LA SICILE BAROQUE

LA SICILE BAROQUE

« J’aimerais tant voir Syracuse » chantait Henri Salvador. L’AAPF l’a vue mais a aussi eu la chance de découvrir bien d’autres merveilles siciliennes qui nous ont toutes et tous émerveillés.

Ce beau voyage commença par la ville de Catane, deuxième ville de Sicile, située entre la mer Ionienne et les pentes de l’Etna. L’histoire raconte qu’elle fut fondée en 729 Avant J.C. par les colons grecs. Depuis elle a subi les éruptions de l’Etna et les tremblements de terre, en particulier celui de 1693 (dont on ne cessera de nous parler) et qui la rasa entièrement.

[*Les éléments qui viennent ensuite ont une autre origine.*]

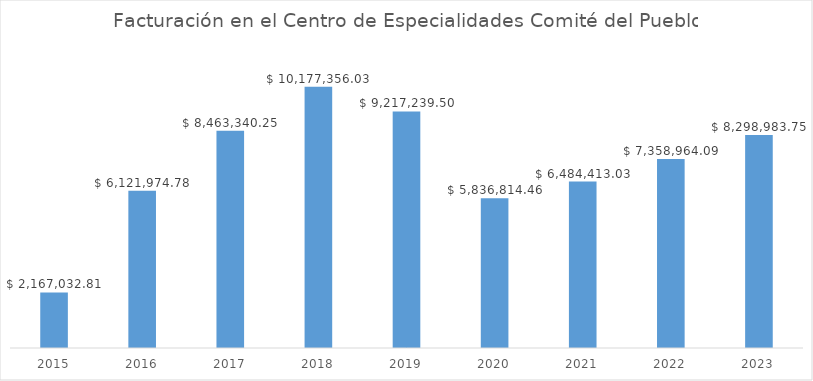
| Category | Valor facturado |
|---|---|
| 2015.0 | 2167032.81 |
| 2016.0 | 6121974.78 |
| 2017.0 | 8463340.25 |
| 2018.0 | 10177356.03 |
| 2019.0 | 9217239.5 |
| 2020.0 | 5836814.46 |
| 2021.0 | 6484413.03 |
| 2022.0 | 7358964.09 |
| 2023.0 | 8298983.75 |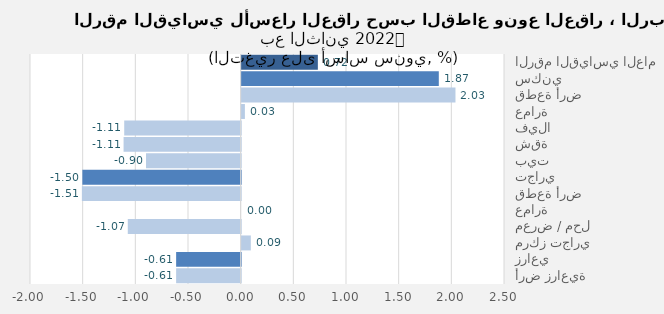
| Category | Series 0 |
|---|---|
| الرقم القياسي العام | 0.723 |
| سكني | 1.872 |
| قطعة أرض | 2.03 |
| عمارة | 0.031 |
| فيلا | -1.106 |
| شقة | -1.112 |
| بيت | -0.898 |
| تجاري | -1.503 |
| قطعة أرض | -1.507 |
| عمارة | 0 |
| معرض / محل | -1.072 |
| مركز تجاري | 0.087 |
| زراعي | -0.613 |
| أرض زراعية | -0.613 |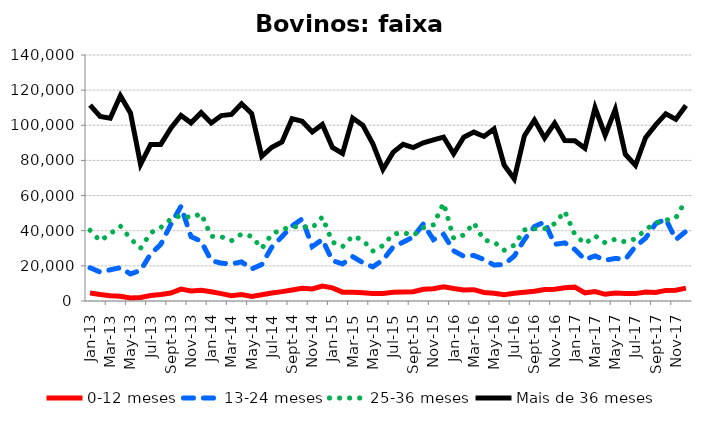
| Category | 0-12 meses | 13-24 meses | 25-36 meses | Mais de 36 meses |
|---|---|---|---|---|
| 2013-01-01 | 4523 | 18915 | 40258 | 111473 |
| 2013-02-01 | 3754 | 16449 | 34186 | 104983 |
| 2013-03-01 | 2979 | 17744 | 38203 | 103985 |
| 2013-04-01 | 2753 | 18970 | 42669 | 116857 |
| 2013-05-01 | 1762 | 15406 | 35453 | 107061 |
| 2013-06-01 | 2044 | 17379 | 30020 | 77770 |
| 2013-07-01 | 3083 | 26818 | 38797 | 89082 |
| 2013-08-01 | 3723 | 32186 | 41811 | 89109 |
| 2013-09-01 | 4570 | 43630 | 46619 | 98375 |
| 2013-10-01 | 6791 | 53856 | 48612 | 105630 |
| 2013-11-01 | 5717 | 36604 | 47450 | 101377 |
| 2013-12-01 | 6078 | 33989 | 49709 | 107198 |
| 2014-01-01 | 5248 | 22987 | 36805 | 101301 |
| 2014-02-01 | 4178 | 21521 | 36566 | 105508 |
| 2014-03-01 | 2961 | 21080 | 34287 | 106150 |
| 2014-04-01 | 3635 | 22270 | 38079 | 112256 |
| 2014-05-01 | 2639 | 18214 | 36829 | 106729 |
| 2014-06-01 | 3511 | 20776 | 29905 | 82337 |
| 2014-07-01 | 4500 | 30673 | 38162 | 87514 |
| 2014-08-01 | 5322 | 36652 | 40724 | 90467 |
| 2014-09-01 | 6288 | 42672 | 42130 | 103778 |
| 2014-10-01 | 7239 | 46747 | 42381 | 102260 |
| 2014-11-01 | 6823 | 30958 | 41619 | 96213 |
| 2014-12-01 | 8456 | 35019 | 47767 | 100465 |
| 2015-01-01 | 7480 | 22972 | 33527 | 87362 |
| 2015-02-01 | 5044 | 21115 | 30892 | 83981 |
| 2015-03-01 | 4986 | 25275 | 37005 | 104102 |
| 2015-04-01 | 4742 | 21822 | 34710 | 100064 |
| 2015-05-01 | 4326 | 19431 | 28411 | 89476 |
| 2015-06-01 | 4215 | 23364 | 31558 | 74889 |
| 2015-07-01 | 4963 | 30653 | 38043 | 84565 |
| 2015-08-01 | 5084 | 33490 | 38957 | 89186 |
| 2015-09-01 | 5285 | 36467 | 37284 | 87352 |
| 2015-10-01 | 6673 | 43831 | 41761 | 90018 |
| 2015-11-01 | 6962 | 34906 | 43343 | 91721 |
| 2015-12-01 | 8022 | 37970 | 55719 | 93309 |
| 2016-01-01 | 7077 | 28574 | 35676 | 83812 |
| 2016-02-01 | 6281 | 25438 | 37532 | 93222 |
| 2016-03-01 | 6426 | 25911 | 44447 | 96107 |
| 2016-04-01 | 4891 | 23587 | 34627 | 93650 |
| 2016-05-01 | 4447 | 20466 | 33607 | 97932 |
| 2016-06-01 | 3613 | 20825 | 28912 | 77374 |
| 2016-07-01 | 4431 | 25596 | 31751 | 69482 |
| 2016-08-01 | 5030 | 34915 | 40511 | 93923 |
| 2016-09-01 | 5505 | 42372 | 41062 | 102929 |
| 2016-10-01 | 6479 | 45022 | 41082 | 92818 |
| 2016-11-01 | 6646 | 32237 | 43995 | 101247 |
| 2016-12-01 | 7545 | 33079 | 51080 | 91368 |
| 2017-01-01 | 7893 | 29351 | 37795 | 91237 |
| 2017-02-01 | 4653 | 23574 | 32562 | 86954 |
| 2017-03-01 | 5366 | 25650 | 37041 | 109979 |
| 2017-04-01 | 3802 | 23171 | 33138 | 94404 |
| 2017-05-01 | 4508 | 24218 | 35164 | 109018 |
| 2017-06-01 | 4304 | 23793 | 33630 | 83524 |
| 2017-07-01 | 4202 | 31020 | 35407 | 77184 |
| 2017-08-01 | 5105 | 35769 | 40600 | 92916 |
| 2017-09-01 | 4834 | 44004 | 44554 | 100247 |
| 2017-10-01 | 6039 | 46612 | 46038 | 106486 |
| 2017-11-01 | 6132 | 34966 | 47346 | 103478 |
| 2017-12-01 | 7338 | 39655 | 57463 | 111211 |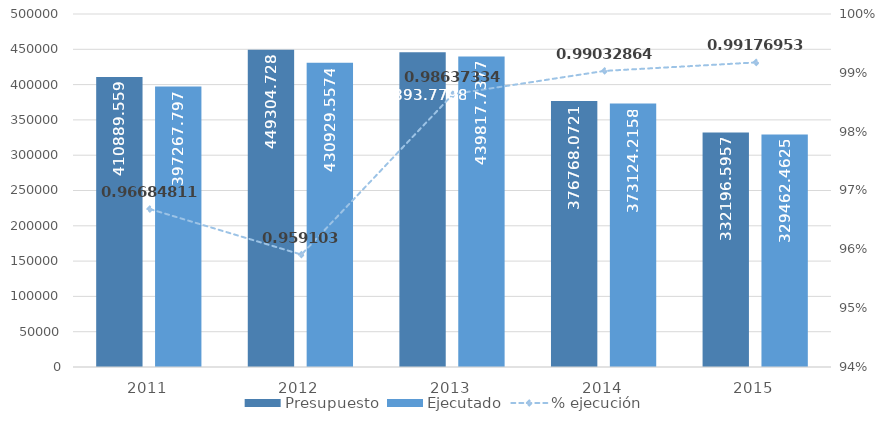
| Category | Presupuesto | Ejecutado |
|---|---|---|
| 2011.0 | 410889.559 | 397267.797 |
| 2012.0 | 449304.728 | 430929.557 |
| 2013.0 | 445893.78 | 439817.738 |
| 2014.0 | 376768.072 | 373124.216 |
| 2015.0 | 332196.596 | 329462.463 |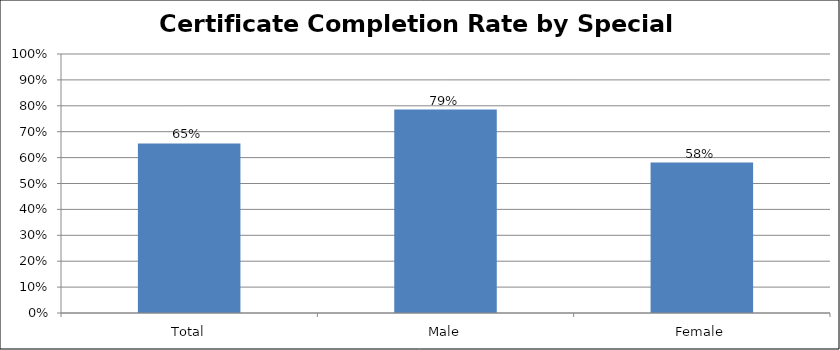
| Category | Completion Rates by Gender |
|---|---|
| Total | 0.655 |
| Male | 0.786 |
| Female | 0.581 |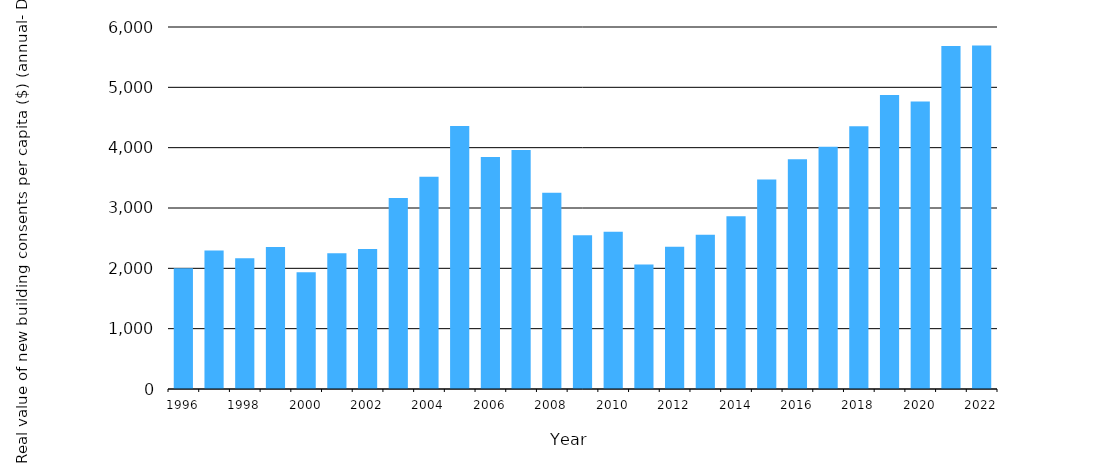
| Category | Real value of new building consents authorised per capita ($) (annual - Dec) |
|---|---|
| 1996.0 | 2003.316 |
| 1997.0 | 2296.696 |
| 1998.0 | 2167.444 |
| 1999.0 | 2354.856 |
| 2000.0 | 1934.601 |
| 2001.0 | 2251.245 |
| 2002.0 | 2322.144 |
| 2003.0 | 3164.107 |
| 2004.0 | 3516.269 |
| 2005.0 | 4359.076 |
| 2006.0 | 3844.167 |
| 2007.0 | 3962.728 |
| 2008.0 | 3252.34 |
| 2009.0 | 2548.033 |
| 2010.0 | 2605.837 |
| 2011.0 | 2064.239 |
| 2012.0 | 2358.628 |
| 2013.0 | 2557.855 |
| 2014.0 | 2863.597 |
| 2015.0 | 3470.876 |
| 2016.0 | 3808.882 |
| 2017.0 | 4014.658 |
| 2018.0 | 4353.561 |
| 2019.0 | 4872.273 |
| 2020.0 | 4764.435 |
| 2021.0 | 5685.474 |
| 2022.0 | 5695.269 |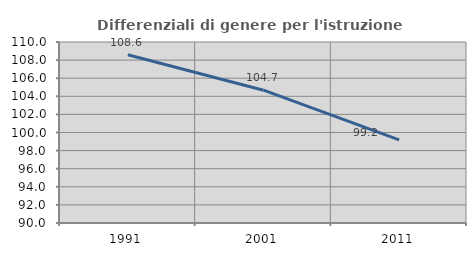
| Category | Differenziali di genere per l'istruzione superiore |
|---|---|
| 1991.0 | 108.584 |
| 2001.0 | 104.674 |
| 2011.0 | 99.177 |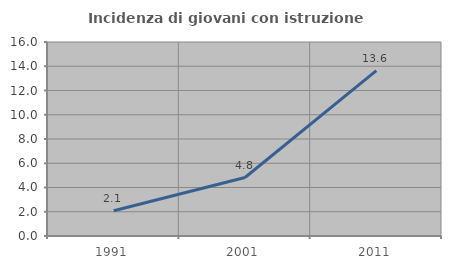
| Category | Incidenza di giovani con istruzione universitaria |
|---|---|
| 1991.0 | 2.083 |
| 2001.0 | 4.825 |
| 2011.0 | 13.636 |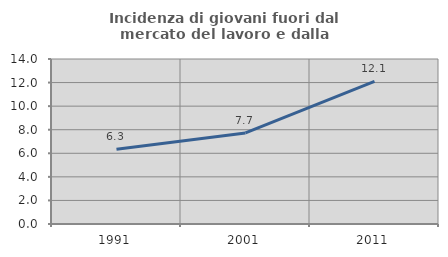
| Category | Incidenza di giovani fuori dal mercato del lavoro e dalla formazione  |
|---|---|
| 1991.0 | 6.347 |
| 2001.0 | 7.727 |
| 2011.0 | 12.098 |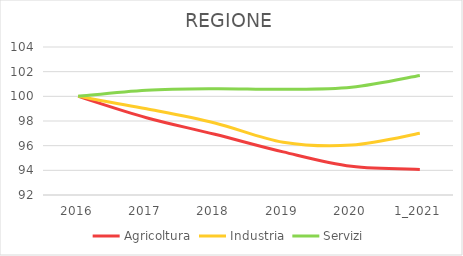
| Category | Agricoltura | Industria | Servizi |
|---|---|---|---|
| 2016 | 100 | 100 | 100 |
| 2017 | 98.267 | 98.99 | 100.498 |
| 2018 | 96.926 | 97.844 | 100.615 |
| 2019 | 95.494 | 96.282 | 100.572 |
| 2020 | 94.322 | 96.047 | 100.741 |
| 1_2021 | 94.076 | 96.999 | 101.691 |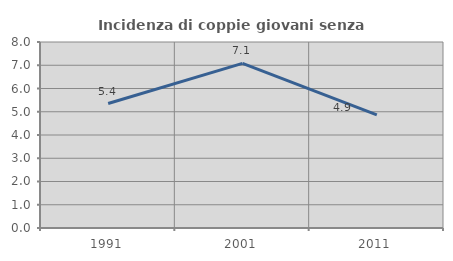
| Category | Incidenza di coppie giovani senza figli |
|---|---|
| 1991.0 | 5.353 |
| 2001.0 | 7.082 |
| 2011.0 | 4.868 |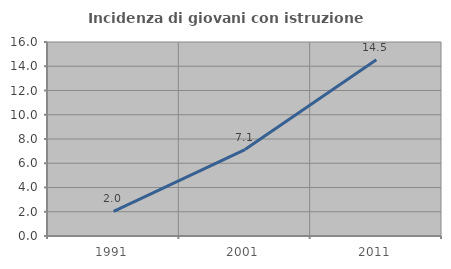
| Category | Incidenza di giovani con istruzione universitaria |
|---|---|
| 1991.0 | 2.027 |
| 2001.0 | 7.125 |
| 2011.0 | 14.542 |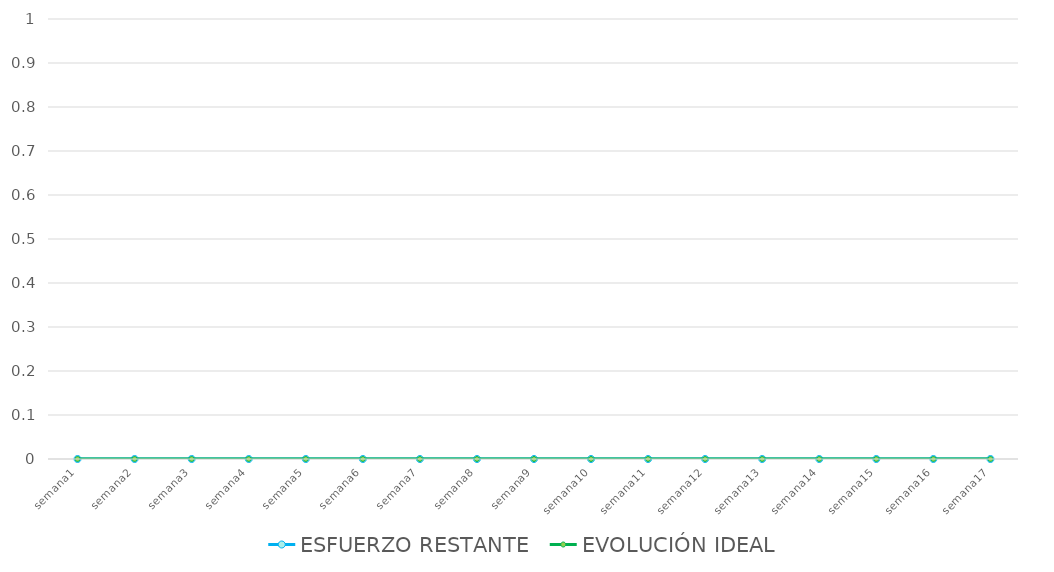
| Category | ESFUERZO RESTANTE | EVOLUCIÓN IDEAL |
|---|---|---|
| semana1 | 0 | 0 |
| semana2 | 0 | 0 |
| semana3 | 0 | 0 |
| semana4 | 0 | 0 |
| semana5 | 0 | 0 |
| semana6 | 0 | 0 |
| semana7 | 0 | 0 |
| semana8 | 0 | 0 |
| semana9 | 0 | 0 |
| semana10 | 0 | 0 |
| semana11 | 0 | 0 |
| semana12 | 0 | 0 |
| semana13 | 0 | 0 |
| semana14 | 0 | 0 |
| semana15 | 0 | 0 |
| semana16 | 0 | 0 |
| semana17 | 0 | 0 |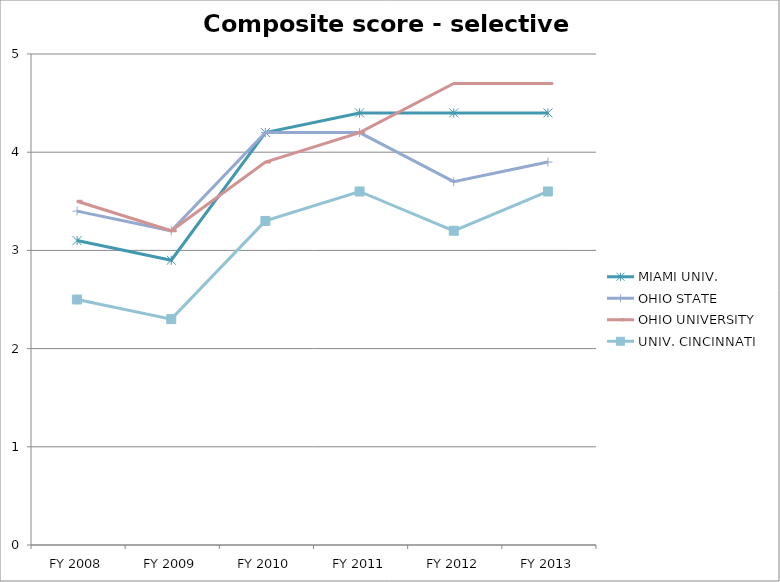
| Category | MIAMI UNIV.  | OHIO STATE  | OHIO UNIVERSITY  | UNIV. CINCINNATI  |
|---|---|---|---|---|
| FY 2013 | 4.4 | 3.9 | 4.7 | 3.6 |
| FY 2012 | 4.4 | 3.7 | 4.7 | 3.2 |
| FY 2011 | 4.4 | 4.2 | 4.2 | 3.6 |
| FY 2010 | 4.2 | 4.2 | 3.9 | 3.3 |
| FY 2009 | 2.9 | 3.2 | 3.2 | 2.3 |
| FY 2008 | 3.1 | 3.4 | 3.5 | 2.5 |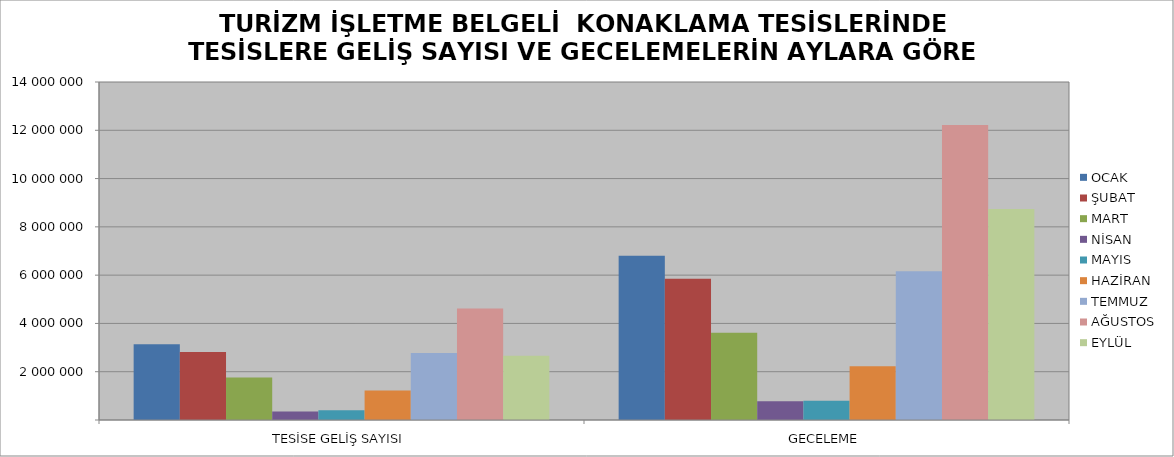
| Category | OCAK | ŞUBAT | MART | NİSAN | MAYIS | HAZİRAN | TEMMUZ | AĞUSTOS | EYLÜL |
|---|---|---|---|---|---|---|---|---|---|
| TESİSE GELİŞ SAYISI | 3140857 | 2816145 | 1756166 | 346964 | 400777 | 1222339 | 2777113 | 4617108 | 2662829 |
| GECELEME | 6806196 | 5853519 | 3616071 | 781724 | 800953 | 2221474 | 6159447 | 12220419 | 8734576 |

Nous nous promènerons dans la ville et nous nous arrêterons à la « Piazza Duomo », le cœur de la cité, bordée de beaux édifices. En son centre, la célèbre Fontaine de l’Eléphant sculptée en 1736. Cette sculpture est devenue le symbole de la ville. Nous nous imprégnerons très vite de l’atmosphère ambiante, de l’effervescence, de la chaleur et de la beauté environnante, avant de nous rendre pour le déjeuner dans un Agriturismo. Le propriétaire des lieux nous accueillera chaleureusement et avec fierté nous fera faire un tour de son « azienda » et de ses milliers d’orangers, de ses vignes et de ses oliviers. Il nous fera déguster un excellent « antipasti » fait maison dont nous nous délecterons. Il sera alors temps de nous rendre dans notre Agriturismo pour profiter de notre après-midi dans un cadre verdoyant. Nous y déposerons nos valises pour 4 nuits.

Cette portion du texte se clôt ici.